[Opening Source data section]
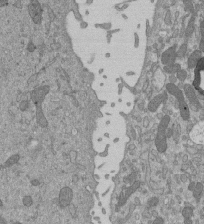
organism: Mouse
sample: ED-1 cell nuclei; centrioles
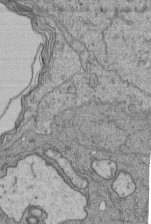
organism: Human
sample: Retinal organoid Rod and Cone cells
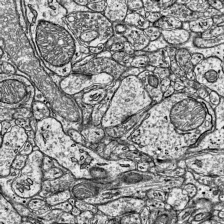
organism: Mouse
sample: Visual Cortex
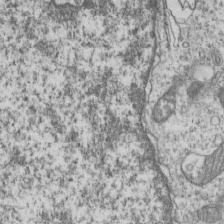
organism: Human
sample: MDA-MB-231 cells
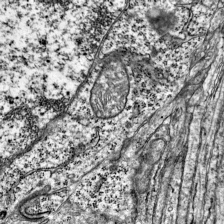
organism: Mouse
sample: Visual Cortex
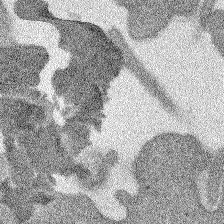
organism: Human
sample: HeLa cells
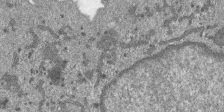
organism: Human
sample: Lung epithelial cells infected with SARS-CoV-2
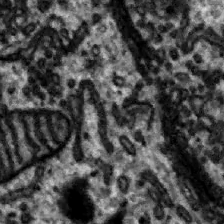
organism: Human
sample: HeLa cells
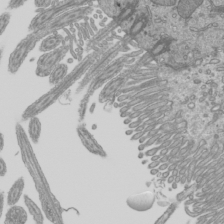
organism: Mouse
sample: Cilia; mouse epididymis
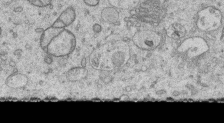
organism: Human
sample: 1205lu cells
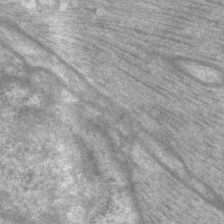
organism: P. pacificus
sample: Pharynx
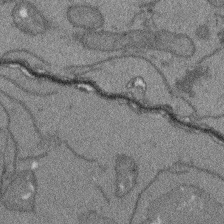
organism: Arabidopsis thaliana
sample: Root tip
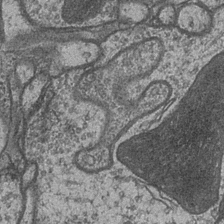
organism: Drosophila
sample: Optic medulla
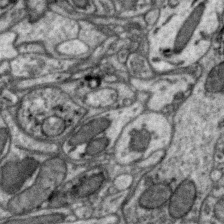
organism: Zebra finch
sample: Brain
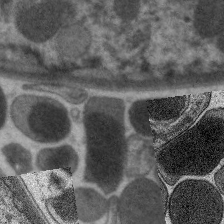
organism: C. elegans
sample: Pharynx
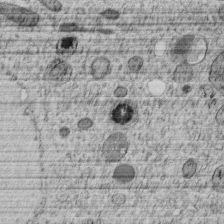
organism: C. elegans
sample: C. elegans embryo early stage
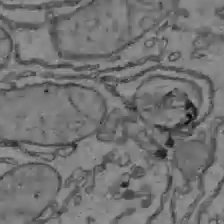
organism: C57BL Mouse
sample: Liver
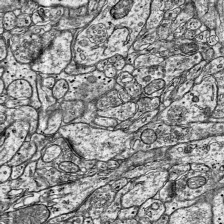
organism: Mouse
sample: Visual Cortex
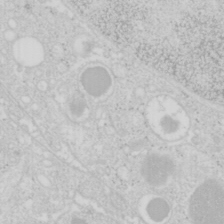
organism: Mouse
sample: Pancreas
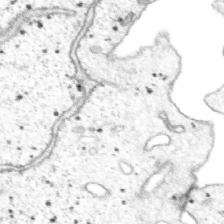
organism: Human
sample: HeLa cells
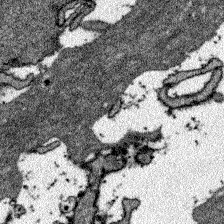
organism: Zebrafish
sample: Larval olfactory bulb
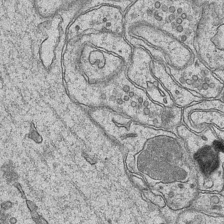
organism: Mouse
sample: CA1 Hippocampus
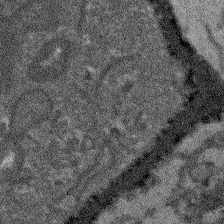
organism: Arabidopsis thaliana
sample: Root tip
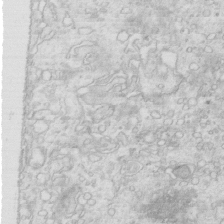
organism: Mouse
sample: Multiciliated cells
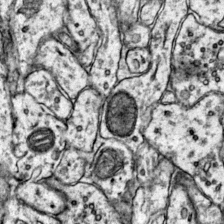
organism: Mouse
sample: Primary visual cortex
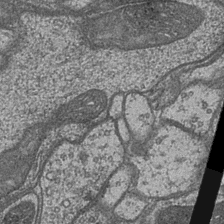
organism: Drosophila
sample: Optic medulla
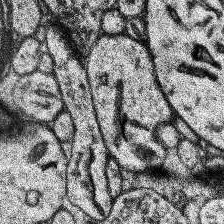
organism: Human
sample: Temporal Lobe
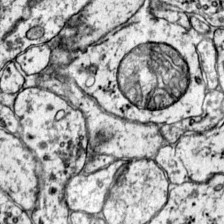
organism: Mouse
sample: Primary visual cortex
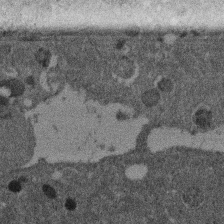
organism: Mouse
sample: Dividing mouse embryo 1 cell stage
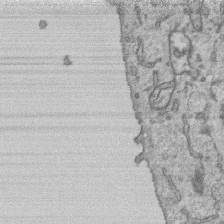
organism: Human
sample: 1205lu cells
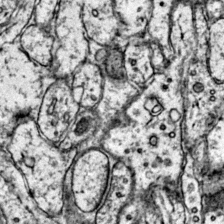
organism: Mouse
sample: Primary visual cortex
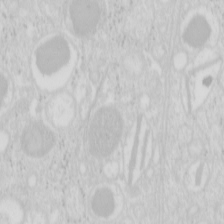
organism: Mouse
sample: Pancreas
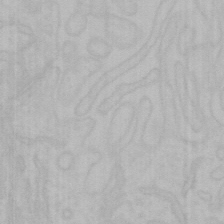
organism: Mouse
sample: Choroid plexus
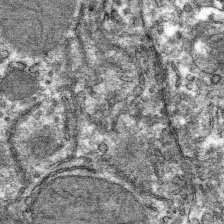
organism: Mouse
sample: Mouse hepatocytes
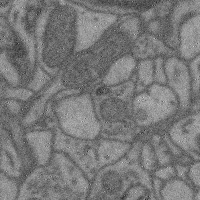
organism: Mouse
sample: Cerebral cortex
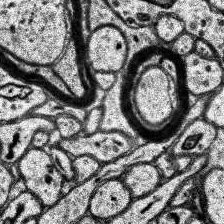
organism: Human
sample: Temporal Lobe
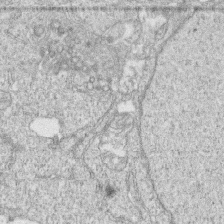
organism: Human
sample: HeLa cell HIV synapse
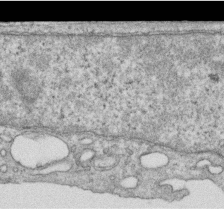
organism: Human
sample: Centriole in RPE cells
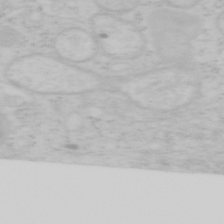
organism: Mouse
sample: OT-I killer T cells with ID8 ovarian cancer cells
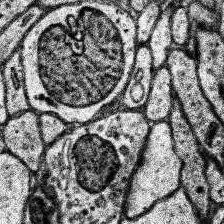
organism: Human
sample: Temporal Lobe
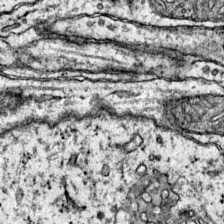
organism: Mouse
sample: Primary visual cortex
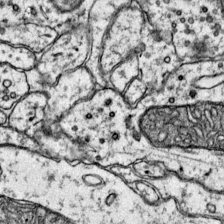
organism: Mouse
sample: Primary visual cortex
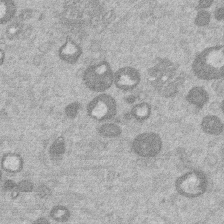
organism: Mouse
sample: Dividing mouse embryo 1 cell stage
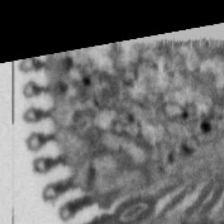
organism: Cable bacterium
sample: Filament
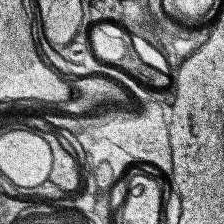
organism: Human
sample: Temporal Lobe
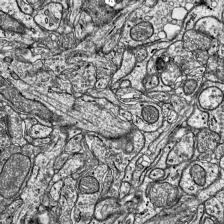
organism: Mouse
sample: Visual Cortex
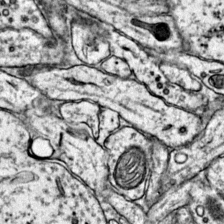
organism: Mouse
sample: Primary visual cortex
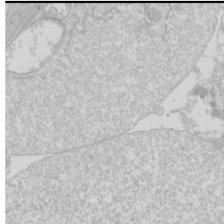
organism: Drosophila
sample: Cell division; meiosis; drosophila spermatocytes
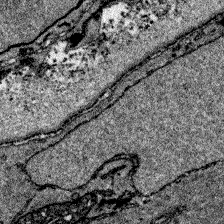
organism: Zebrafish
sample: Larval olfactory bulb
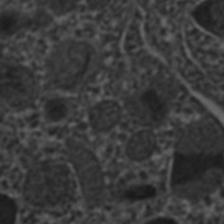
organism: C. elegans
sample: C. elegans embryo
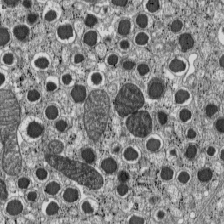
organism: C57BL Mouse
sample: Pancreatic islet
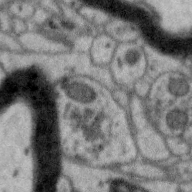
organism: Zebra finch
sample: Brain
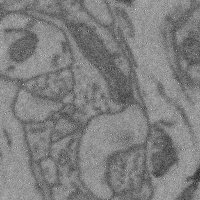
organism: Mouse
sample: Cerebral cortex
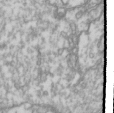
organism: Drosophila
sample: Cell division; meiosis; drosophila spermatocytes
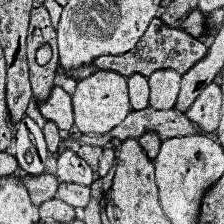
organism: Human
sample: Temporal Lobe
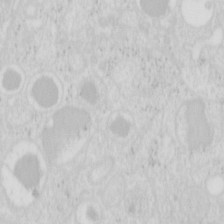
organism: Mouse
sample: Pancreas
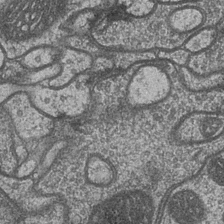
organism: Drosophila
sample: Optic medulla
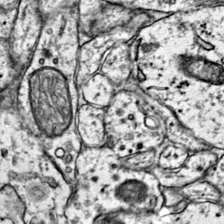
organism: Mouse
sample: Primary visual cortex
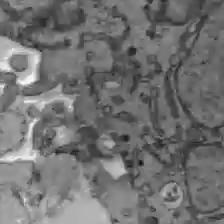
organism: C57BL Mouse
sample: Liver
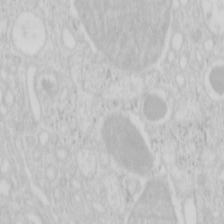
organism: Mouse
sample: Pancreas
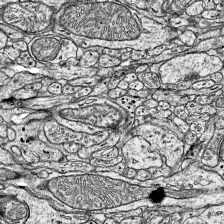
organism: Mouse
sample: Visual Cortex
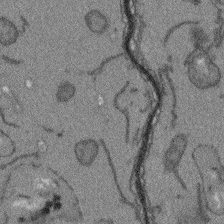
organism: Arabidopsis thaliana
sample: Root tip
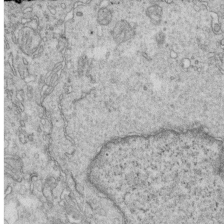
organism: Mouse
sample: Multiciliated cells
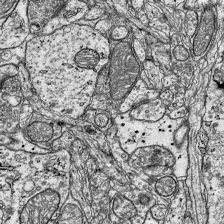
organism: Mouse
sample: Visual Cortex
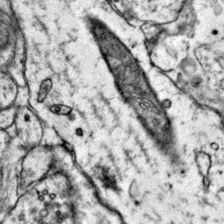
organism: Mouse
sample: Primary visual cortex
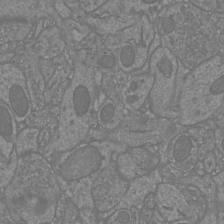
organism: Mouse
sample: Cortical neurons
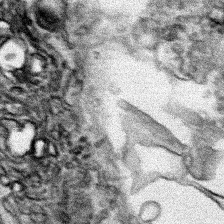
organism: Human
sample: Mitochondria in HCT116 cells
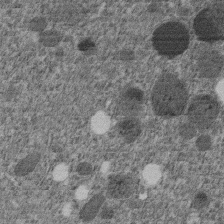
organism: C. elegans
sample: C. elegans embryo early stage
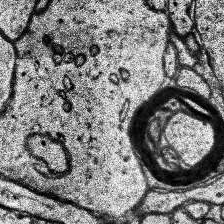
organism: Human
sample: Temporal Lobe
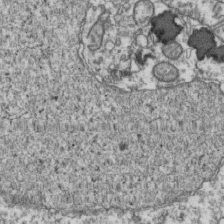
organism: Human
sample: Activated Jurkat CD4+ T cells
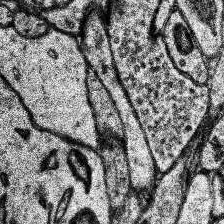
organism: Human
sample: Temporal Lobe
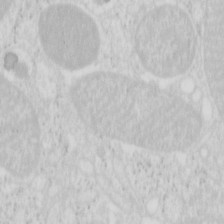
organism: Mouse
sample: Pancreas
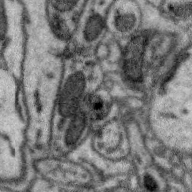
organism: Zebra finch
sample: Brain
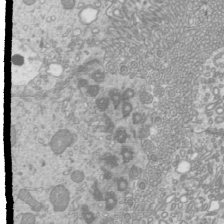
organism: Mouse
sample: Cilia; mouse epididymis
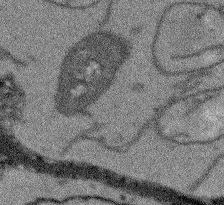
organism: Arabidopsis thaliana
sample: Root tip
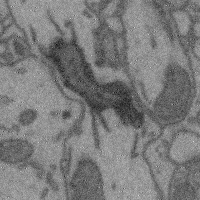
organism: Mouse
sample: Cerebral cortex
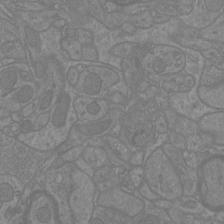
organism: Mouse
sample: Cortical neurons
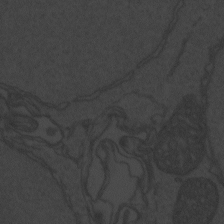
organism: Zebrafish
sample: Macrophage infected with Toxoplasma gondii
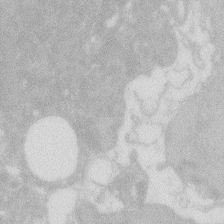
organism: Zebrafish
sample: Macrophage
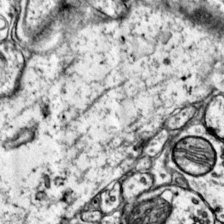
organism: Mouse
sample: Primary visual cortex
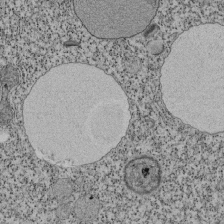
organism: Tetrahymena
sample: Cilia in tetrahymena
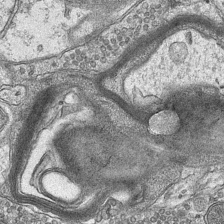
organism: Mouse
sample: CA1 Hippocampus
[Closing Source data section]
# [Brief]
Transcribe the records above exactly, skipping pictures.

# [Completed task]
organism: Mouse
sample: ED-1 cell nuclei; centrioles
organism: Human
sample: Retinal organoid Rod and Cone cells
organism: Mouse
sample: Visual Cortex
organism: Human
sample: MDA-MB-231 cells
organism: Mouse
sample: Visual Cortex
organism: Human
sample: HeLa cells
organism: Human
sample: Lung epithelial cells infected with SARS-CoV-2
organism: Human
sample: HeLa cells
organism: Mouse
sample: Cilia; mouse epididymis
organism: Human
sample: 1205lu cells
organism: P. pacificus
sample: Pharynx
organism: Arabidopsis thaliana
sample: Root tip
organism: Drosophila
sample: Optic medulla
organism: Zebra finch
sample: Brain
organism: C. elegans
sample: Pharynx
organism: C. elegans
sample: C. elegans embryo early stage
organism: C57BL Mouse
sample: Liver
organism: Mouse
sample: Visual Cortex
organism: Mouse
sample: Pancreas
organism: Human
sample: HeLa cells
organism: Zebrafish
sample: Larval olfactory bulb
organism: Mouse
sample: CA1 Hippocampus
organism: Arabidopsis thaliana
sample: Root tip
organism: Mouse
sample: Multiciliated cells
organism: Mouse
sample: Primary visual cortex
organism: Drosophila
sample: Optic medulla
organism: Human
sample: Temporal Lobe
organism: Mouse
sample: Primary visual cortex
organism: Mouse
sample: Dividing mouse embryo 1 cell stage
organism: Human
sample: 1205lu cells
organism: Mouse
sample: Primary visual cortex
organism: Mouse
sample: Pancreas
organism: Mouse
sample: Choroid plexus
organism: Mouse
sample: Mouse hepatocytes
organism: Mouse
sample: Cerebral cortex
organism: Human
sample: Temporal Lobe
organism: Human
sample: HeLa cell HIV synapse
organism: Human
sample: Centriole in RPE cells
organism: Mouse
sample: OT-I killer T cells with ID8 ovarian cancer cells
organism: Human
sample: Temporal Lobe
organism: Mouse
sample: Primary visual cortex
organism: Mouse
sample: Primary visual cortex
organism: Mouse
sample: Dividing mouse embryo 1 cell stage
organism: Cable bacterium
sample: Filament
organism: Human
sample: Temporal Lobe
organism: Mouse
sample: Visual Cortex
organism: Mouse
sample: Primary visual cortex
organism: Drosophila
sample: Cell division; meiosis; drosophila spermatocytes
organism: Zebrafish
sample: Larval olfactory bulb
organism: C. elegans
sample: C. elegans embryo
organism: C57BL Mouse
sample: Pancreatic islet
organism: Zebra finch
sample: Brain
organism: Mouse
sample: Cerebral cortex
organism: Drosophila
sample: Cell division; meiosis; drosophila spermatocytes
organism: Human
sample: Temporal Lobe
organism: Mouse
sample: Pancreas
organism: Drosophila
sample: Optic medulla
organism: Mouse
sample: Primary visual cortex
organism: C57BL Mouse
sample: Liver
organism: Mouse
sample: Pancreas
organism: Mouse
sample: Visual Cortex
organism: Arabidopsis thaliana
sample: Root tip
organism: Mouse
sample: Multiciliated cells
organism: Mouse
sample: Visual Cortex
organism: Mouse
sample: Primary visual cortex
organism: Mouse
sample: Cortical neurons
organism: Human
sample: Mitochondria in HCT116 cells
organism: C. elegans
sample: C. elegans embryo early stage
organism: Human
sample: Temporal Lobe
organism: Human
sample: Activated Jurkat CD4+ T cells
organism: Human
sample: Temporal Lobe
organism: Mouse
sample: Pancreas
organism: Zebra finch
sample: Brain
organism: Mouse
sample: Cilia; mouse epididymis
organism: Arabidopsis thaliana
sample: Root tip
organism: Mouse
sample: Cerebral cortex
organism: Mouse
sample: Cortical neurons
organism: Zebrafish
sample: Macrophage infected with Toxoplasma gondii
organism: Zebrafish
sample: Macrophage
organism: Mouse
sample: Primary visual cortex
organism: Tetrahymena
sample: Cilia in tetrahymena
organism: Mouse
sample: CA1 Hippocampus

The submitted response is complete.